Vegard Berg Johansen

Personal information
- Date of birth: 15 July 1973 (age 53)
- Position: Striker

Youth career
- Svolvær

Senior career*
- Years: Team / Apps / (Gls)
- –1992: Svolvær
- 1993−1996: Tromsdalen
- 1997: Haugesund / 18 / (4)
- 1997−1998: Belenenses / 12 / (2)
- 1998: Haugesund / 1 / (0)
- 1999: Lofoten
- 2000–2001: Tromsdalen / 42 / (18)
- 2002–2003: Tromsø / 12
- 2004: Tromsdalen / 13 / (7)

Managerial career
- 2006–2007: Lyngen/Karnes
- 2008−2010: Fløya
- 2013–2014: Tromsø (CEO)

= Vegard Berg Johansen =

Norwegian footballer (born 1973)

Vegard Berg Johansen (born 15 July 1973) is a retired Norwegian football striker.

He started his football career in Svolvær.

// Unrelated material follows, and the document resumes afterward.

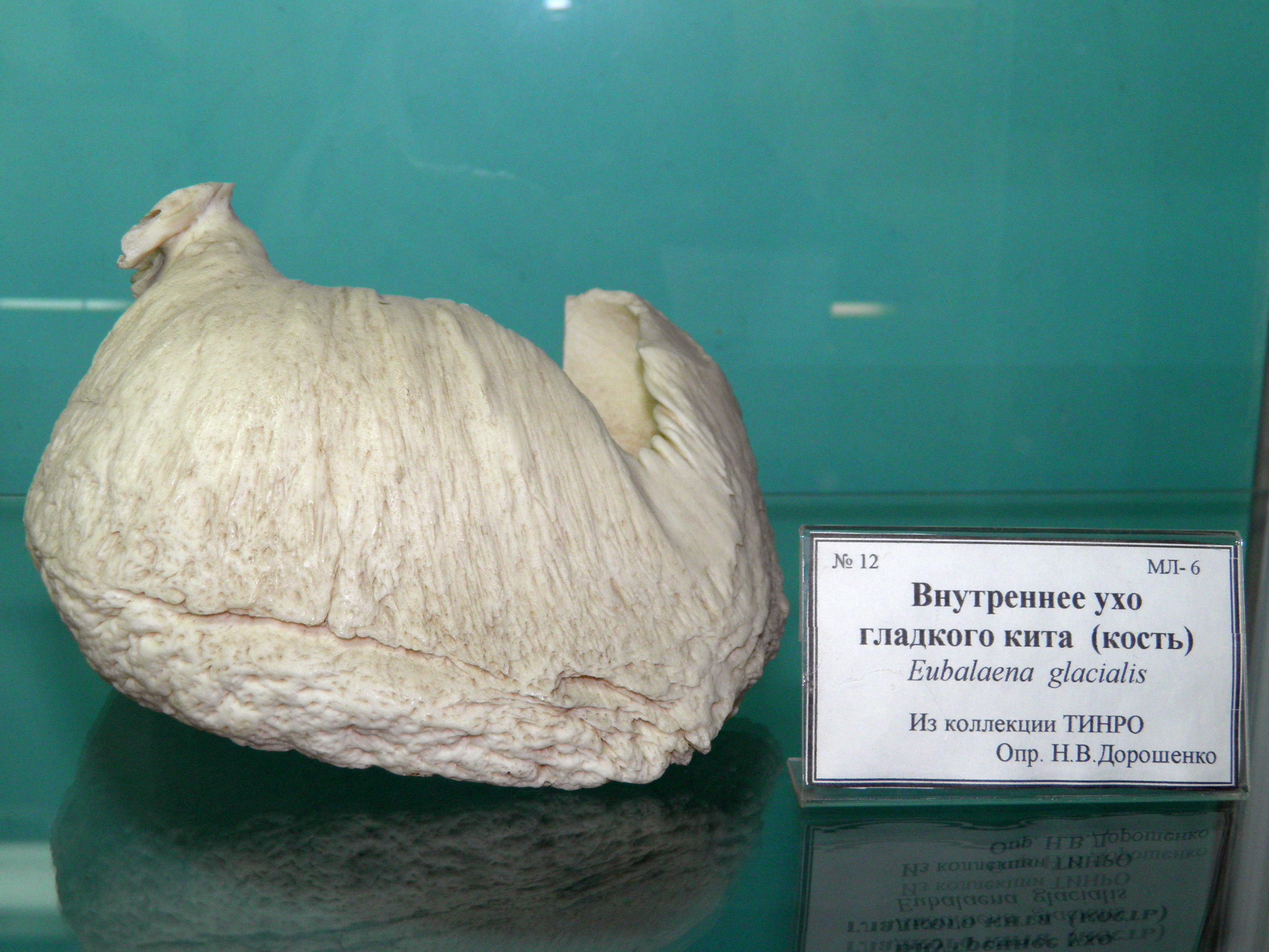 Кость из внутреннего уха северного гладкого кита (Eubalaena glacialis)

Joining Tromsdalen ahead of the 1993 season, he made his first-tier debut in 1997 for FK Haugesund. He was sold to C.F. Os Belenenses after the 1997 season, but after the 1997-98 Primeira Divisao he returned to Haugesund. In 1999 he joined his hometown football team, now called FK Lofoten. In 2000, he took yet another second spell in one of his former clubs, playing two seasons for Tromsdalen. After playing the 2002 season for Tromsø IL he was left out of the team for a year, before a third and final spell in Tromsdalen. (Note: ) (Note: )

He is an younger brother of Stein Berg Johansen and Ørjan Berg Johansen.

Ahead of the 2006 season he became the head coach of Lyngen/Karnes IL. After the 2007 season he went on to IF Fløya, lasting through 2010. From early 2013 to early 2014 he was the chief executive officer of Tromsø Fotball.